◆ **Work order**: Find the line in the entries below that contains "Oekraïne kenteken". Repeat it exactly, and every line after it through the line that contains "Piri Reis'in Kitab-ı".

======== Records for processing ========

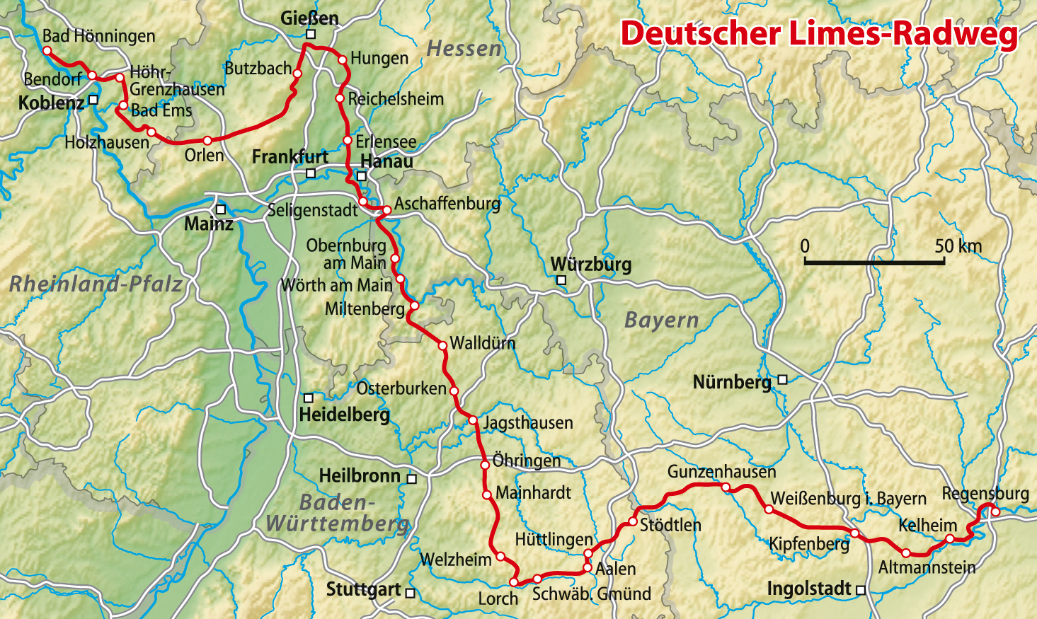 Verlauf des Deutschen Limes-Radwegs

========
======== Records for processing ========

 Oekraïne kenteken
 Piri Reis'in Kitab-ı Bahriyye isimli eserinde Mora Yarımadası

========

◆ **Exercise output**:
 Oekraïne kenteken
 Piri Reis'in Kitab-ı Bahriyye isimli eserinde Mora Yarımadası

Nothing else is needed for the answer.